Making a Difference
Small Voices (Mga Munting Tinig) is a Filipino drama about a young woman fresh from college named Melinda. She has her future laid out for her as her mother in the US has already gotten her visa ready. In this country where every graduate dreams of flying off to the USA, her decision to stay and teach in a remote barrio is difficult for her mother to accept.
But she is a young woman who is trying to find herself, and in her desire to try new things and reach new places, she opts to accept a temporary teaching post at the MalawigElementary School located in a poor remote barrio. Armed with her optimistic view of people and of the world, she aims to make a difference in that small school.
The movie could very well be a political film because it includes many of the socio-political problems that every poor Filipino is confronted with. Pilar, the teacher whom Melinda is to substitute for is leaving to become a domestic helper in Singapore because the salary of a teacher is just not enough to live on.
Melinda gets to know the school OIC, Mrs.

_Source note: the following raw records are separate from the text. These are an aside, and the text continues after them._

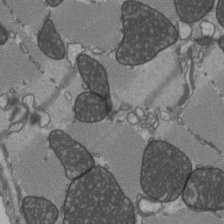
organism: C57BL Mouse
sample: Heart
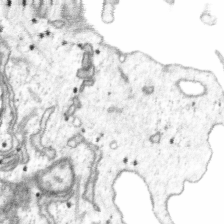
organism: Human
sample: HeLa cells
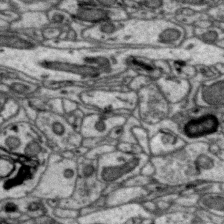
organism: Zebra finch
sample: Brain
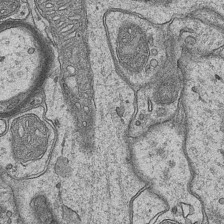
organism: Mouse
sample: CA1 Hippocampus
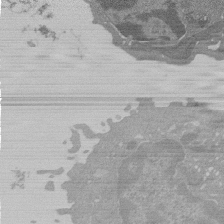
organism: Mouse
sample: Activated Pmel transgenic CD8+ T Cells
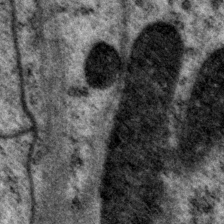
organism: P. pacificus
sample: Pharynx

Pantalan who sells ice candies to the school children who are compelled to buy lest they don’t get their report cards. Kids have no money? No problem, they just have to list down their names and they can pay on the last day of the week. There is no excuse for refusing to patronize the ice candies of the OIC. This is her way of augmenting her income since she sends two children to school in Manila.

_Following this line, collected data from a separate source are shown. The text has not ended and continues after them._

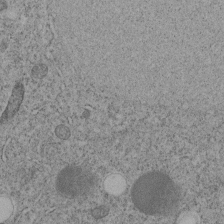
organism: C. elegans
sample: C. elegans embryo early stage
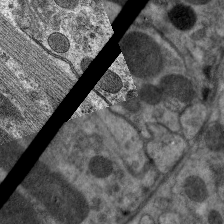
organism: C. elegans
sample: Pharynx
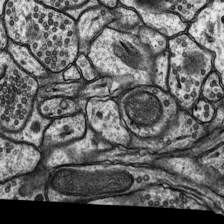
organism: Rat
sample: Hippocampus
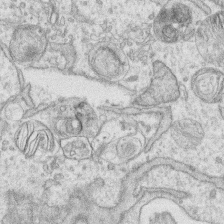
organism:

One of Melinda’s two co-teachers who is a bit dumb handles the English subject and proceeds to teach wrong grammar and wrong spelling to the children. The other teacher takes the children home after school to scrub her house clean, to feed her pig, and to fetch water for her bath.
This is the situation that Melinda has to contend with but it doesn’t end there. She feels bad when the few old books are damaged by the rain, only to find out that there are several new books kept by the OIC in her office for show when the school supervisors visit.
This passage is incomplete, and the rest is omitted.